Jaehyun has entered their world—a single step—and Mark can see the uncertainty painted across his face as he looks from Yuta to Mark, eyes wide. There’s no going back once you’ve entered, Mark thinks. It’s a sentence. It’s an outcome.

Mark hopes that Jaehyun can be the exception.


	5. Want

**Summary for the Chapter:**

> At the moment, there are things that Jaehyun wants and things that Jaehyun needs. They overlap quite nicely.

The sound of clattering and cursing drifts to the bathroom over the sound of the razor buzzing through his hair and the phone shoved into a red solo cup, playing some alternating mix of Japanese rock and classical piano. It’s therapeutic in a way, and Jaehyun allows himself to close his eyes and curl in on himself as Yuta works, humming along. The bathroom is small, and not nearly big enough for the three of them, though Mark squeezes his way in anyways, body sprawled out in the tub.
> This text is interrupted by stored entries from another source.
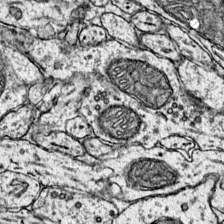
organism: Mouse
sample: Primary visual cortex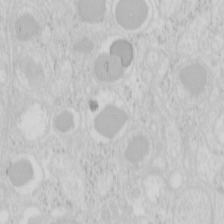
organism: Mouse
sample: Pancreas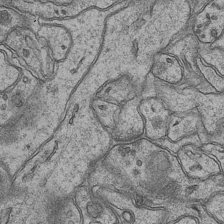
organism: Mouse
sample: CA1 Hippocampus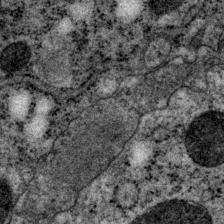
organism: P. pacificus
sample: Pharynx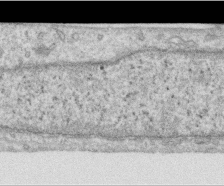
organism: Human
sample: Centriole in RPE cells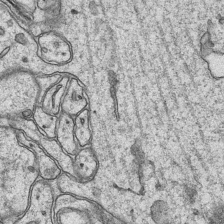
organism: Mouse
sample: CA1 Hippocampus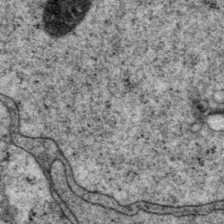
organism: P. pacificus
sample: Pharynx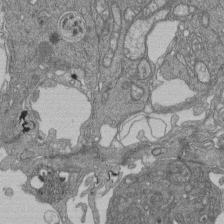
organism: Human
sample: Retinal organoid Rod and Cone cells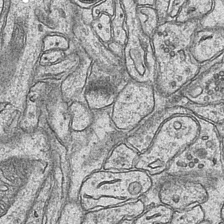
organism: Mouse
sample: CA1 Hippocampus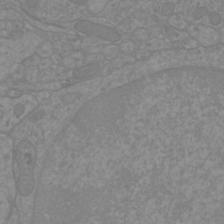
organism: Mouse
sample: Cortical neurons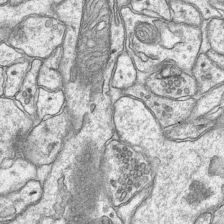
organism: Mouse
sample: CA1 Hippocampus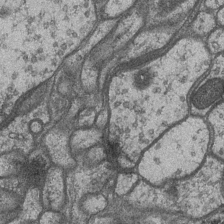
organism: Drosophila
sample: Optic medulla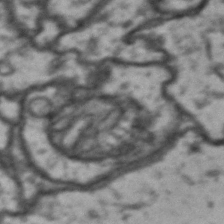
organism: Drosophila
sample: Brain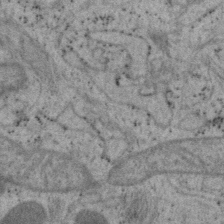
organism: Human
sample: HeLa cells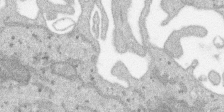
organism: Human
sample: Lung epithelial cells infected with SARS-CoV-2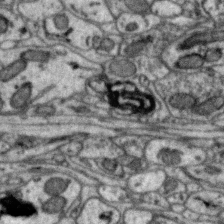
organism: Zebra finch
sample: Brain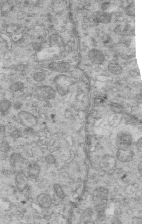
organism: Mouse
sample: Multiciliated cells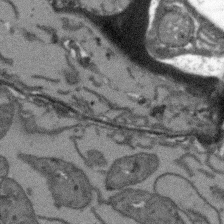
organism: Arabidopsis thaliana
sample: Root tip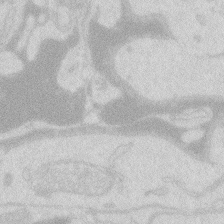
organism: Zebrafish
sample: Macrophage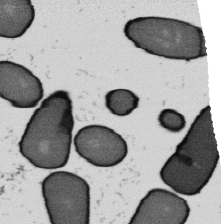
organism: B. subtilis
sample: Bacterial spore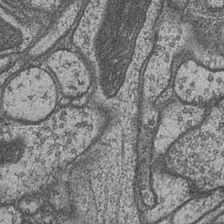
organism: Drosophila
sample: Optic medulla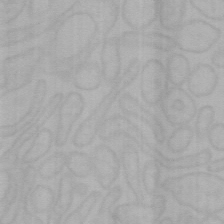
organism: Mouse
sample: Choroid plexus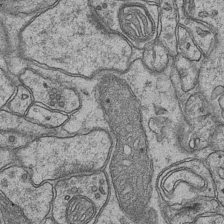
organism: Mouse
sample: CA1 Hippocampus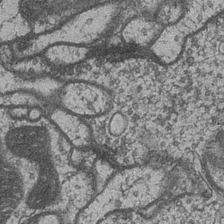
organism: Drosophila
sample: Optic medulla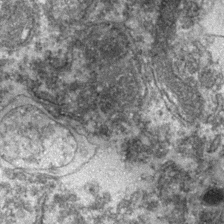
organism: Zebrafish
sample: Zebrafish embryo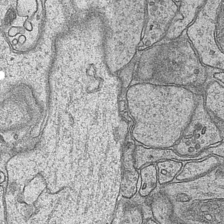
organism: Mouse
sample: CA1 Hippocampus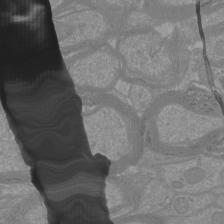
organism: Mouse
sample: Cortical neurons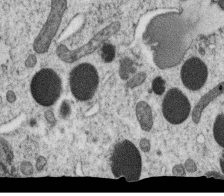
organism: C. elegans
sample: C. elegans oocyte; sperm cells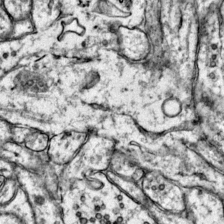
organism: Mouse
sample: Primary visual cortex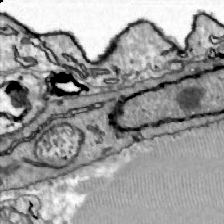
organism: Zebrafish
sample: Actinotrichia fibers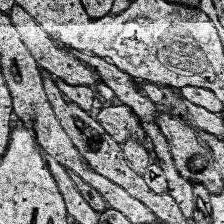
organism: Human
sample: Temporal Lobe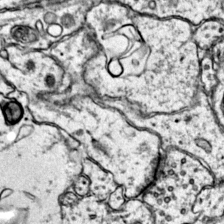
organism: Mouse
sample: Primary visual cortex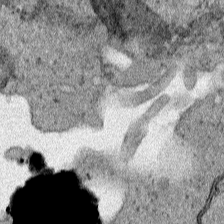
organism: Human
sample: Mitochondria in HCT116 cells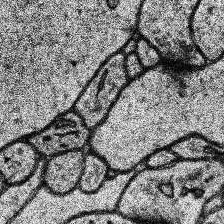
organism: Human
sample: Temporal Lobe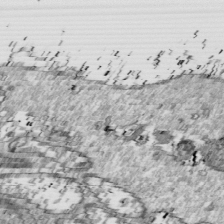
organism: Drosophila
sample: Cell division; meiosis; drosophila spermatocytes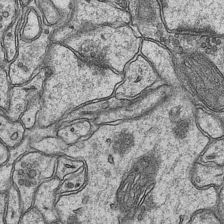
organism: Mouse
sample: CA1 Hippocampus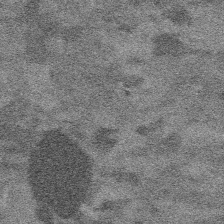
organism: Platynereis dumerilii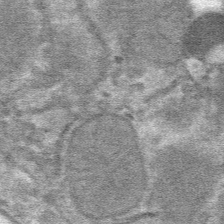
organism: Mouse
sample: Mouse hepatocytes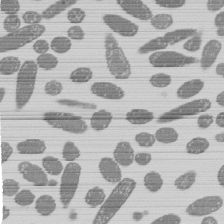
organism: E. coli
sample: Bacterial nucleoid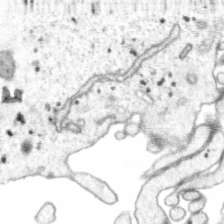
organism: Human
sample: HeLa cells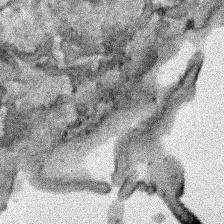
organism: Human
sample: Mitochondria in HCT116 cells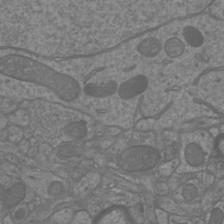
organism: Mouse
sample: Cortical neurons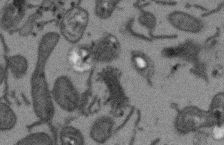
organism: Arabidopsis thaliana
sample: Root tip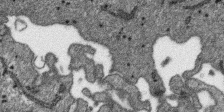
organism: Human
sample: Lung epithelial cells infected with SARS-CoV-2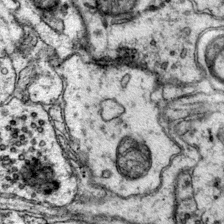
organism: Mouse
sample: Primary visual cortex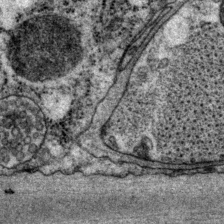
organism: P. pacificus
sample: Pharynx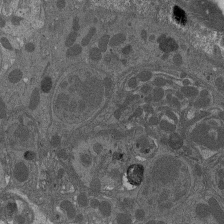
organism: Drosophila
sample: Antenna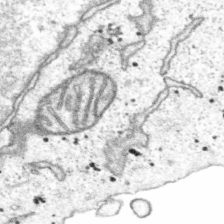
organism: Human
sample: HeLa cells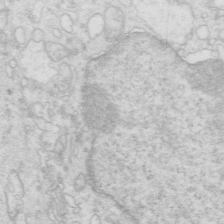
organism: Mouse
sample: Multiciliated cells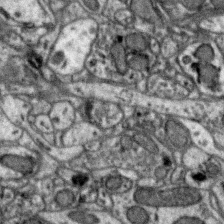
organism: Zebra finch
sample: Brain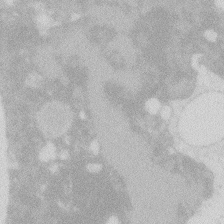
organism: Zebrafish
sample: Macrophage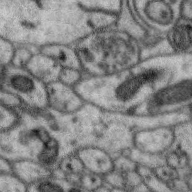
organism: Zebra finch
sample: Brain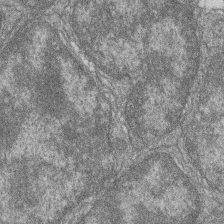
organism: Zebrafish
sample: Cilia; retinal pigment epithelium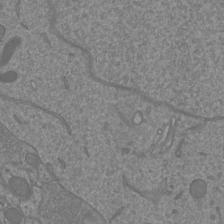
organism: Mouse
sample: Cortical neurons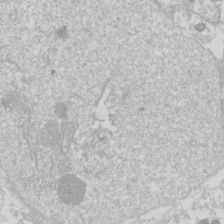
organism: Drosophila
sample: Cell division; meiosis; drosophila spermatocytes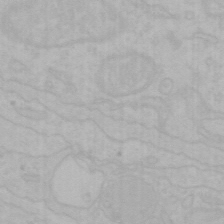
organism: Mouse
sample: Choroid plexus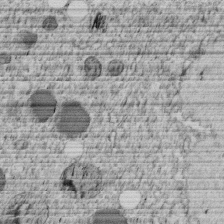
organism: C. elegans
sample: C. elegans embryo early stage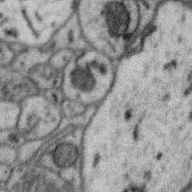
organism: Zebra finch
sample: Brain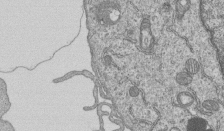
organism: Human
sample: MDA-MB-231 cells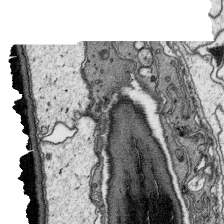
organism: Platynereis dumerilii
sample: Parapodia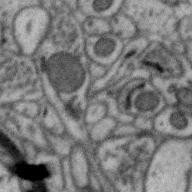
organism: Zebra finch
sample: Brain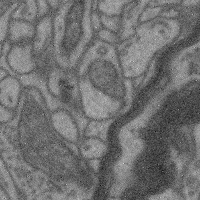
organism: Mouse
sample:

A fan, placed carefully by Mark, circulates the air; preparation for the box of bleach that Yuta has placed on the counter space. Beside it are several colors, and Jaehyun still isn’t sure what he wants. He doesn’t really care; it’s more of a passing thing. His parents will throw a shit-fit the moment they see him—rush him to their hairdresser to fix it.

Jaehyun, though, hopes that they don’t. He’s growing into his rebellion by stretching his arms and occupying the space that he learns he has; the space that his blinders had kept him from seeing. The more confidence Jaehyun gains, the farther he can see. Slowly but surely, he is finding freedom.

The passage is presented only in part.